--- Material provided ---
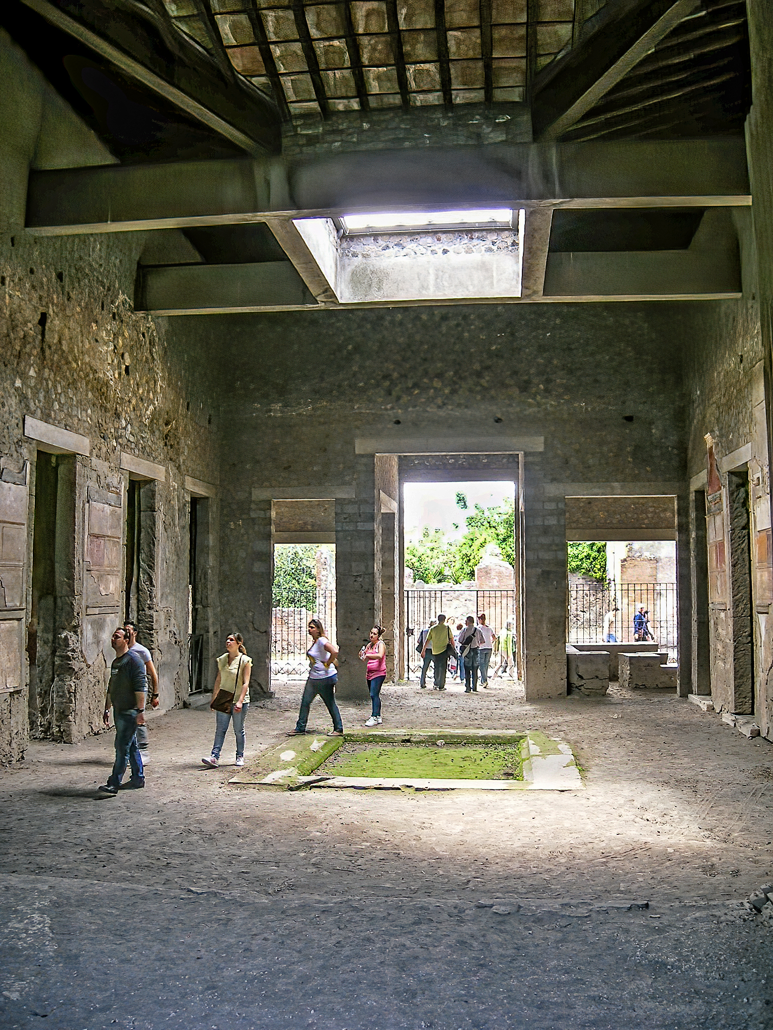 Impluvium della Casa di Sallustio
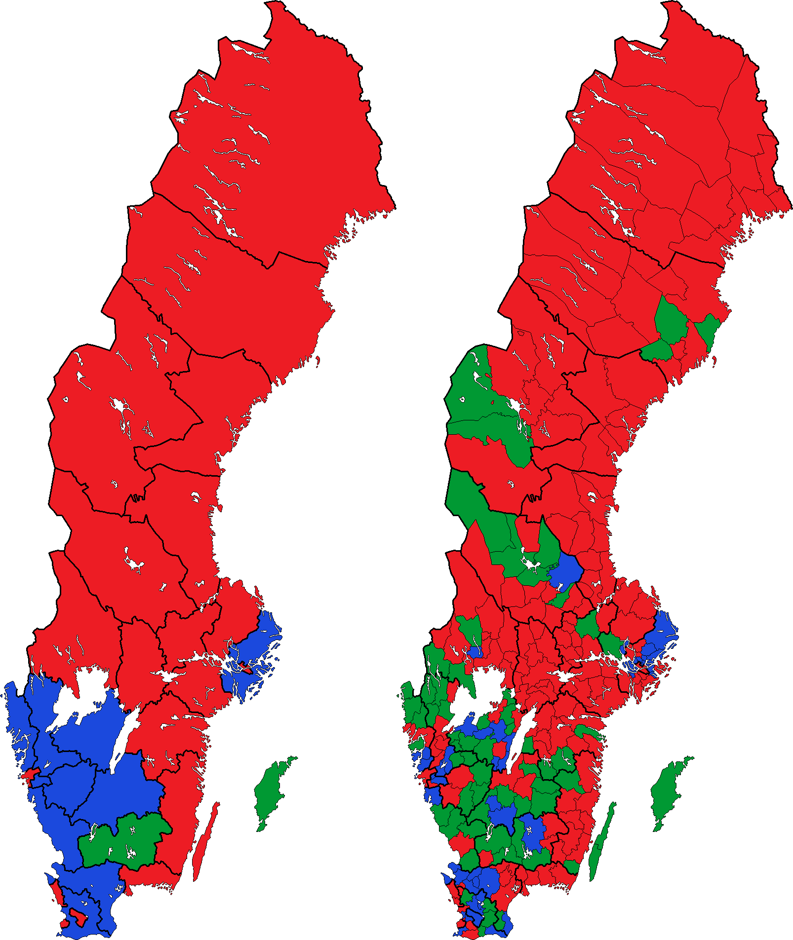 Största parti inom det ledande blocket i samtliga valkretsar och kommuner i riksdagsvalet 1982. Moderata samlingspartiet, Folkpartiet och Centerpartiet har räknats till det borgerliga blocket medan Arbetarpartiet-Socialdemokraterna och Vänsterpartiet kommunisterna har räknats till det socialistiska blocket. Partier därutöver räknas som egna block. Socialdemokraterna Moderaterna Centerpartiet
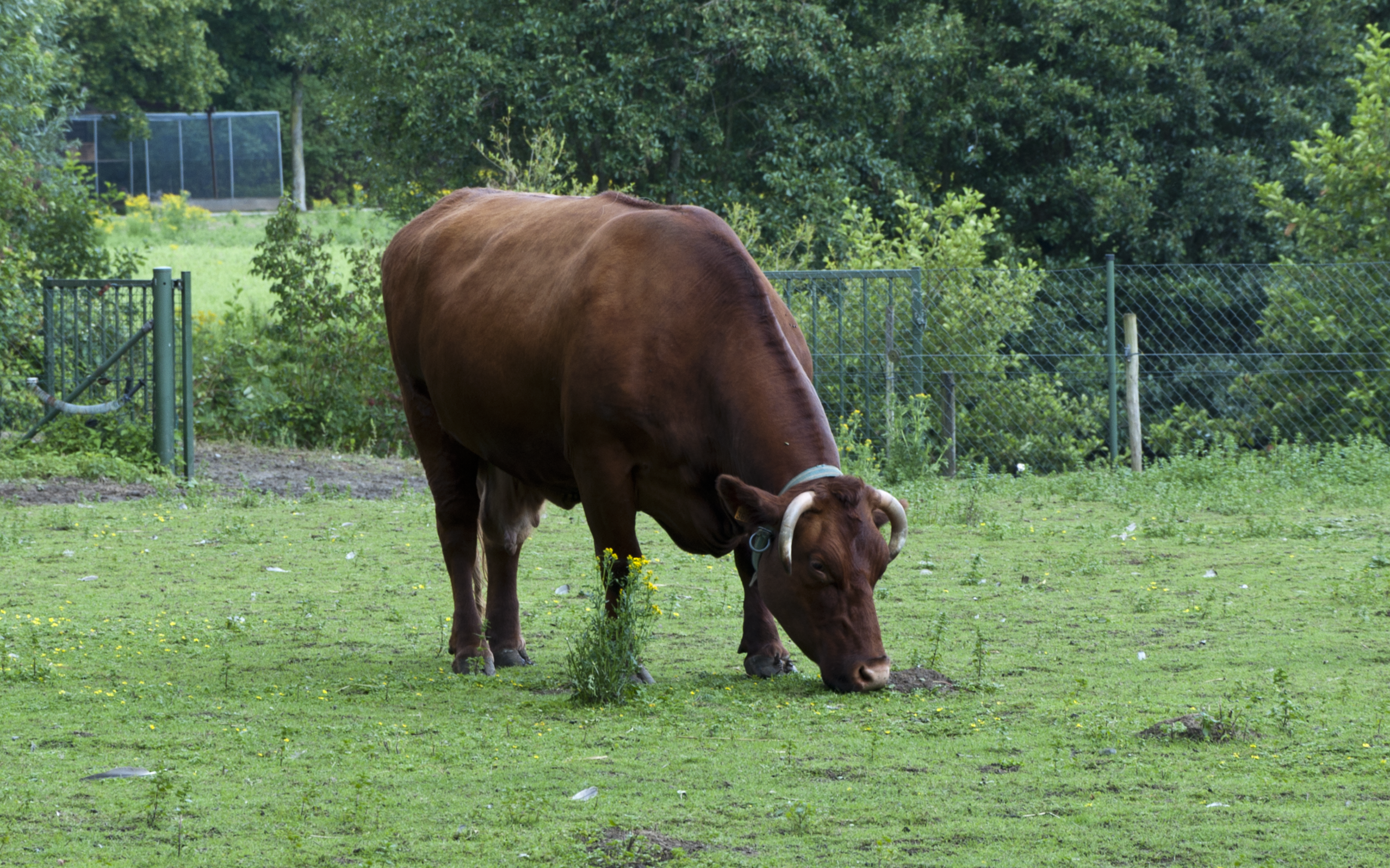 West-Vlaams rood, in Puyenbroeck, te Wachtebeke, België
---
### Assignment:
An exact repeat of all the data is required, pictures excluded.

### Answer to the problem:
 Impluvium della Casa di Sallustio
 Största parti inom det ledande blocket i samtliga valkretsar och kommuner i riksdagsvalet 1982. Moderata samlingspartiet, Folkpartiet och Centerpartiet har räknats till det borgerliga blocket medan Arbetarpartiet-Socialdemokraterna och Vänsterpartiet kommunisterna har räknats till det socialistiska blocket. Partier därutöver räknas som egna block. Socialdemokraterna Moderaterna Centerpartiet
 West-Vlaams rood, in Puyenbroeck, te Wachtebeke, België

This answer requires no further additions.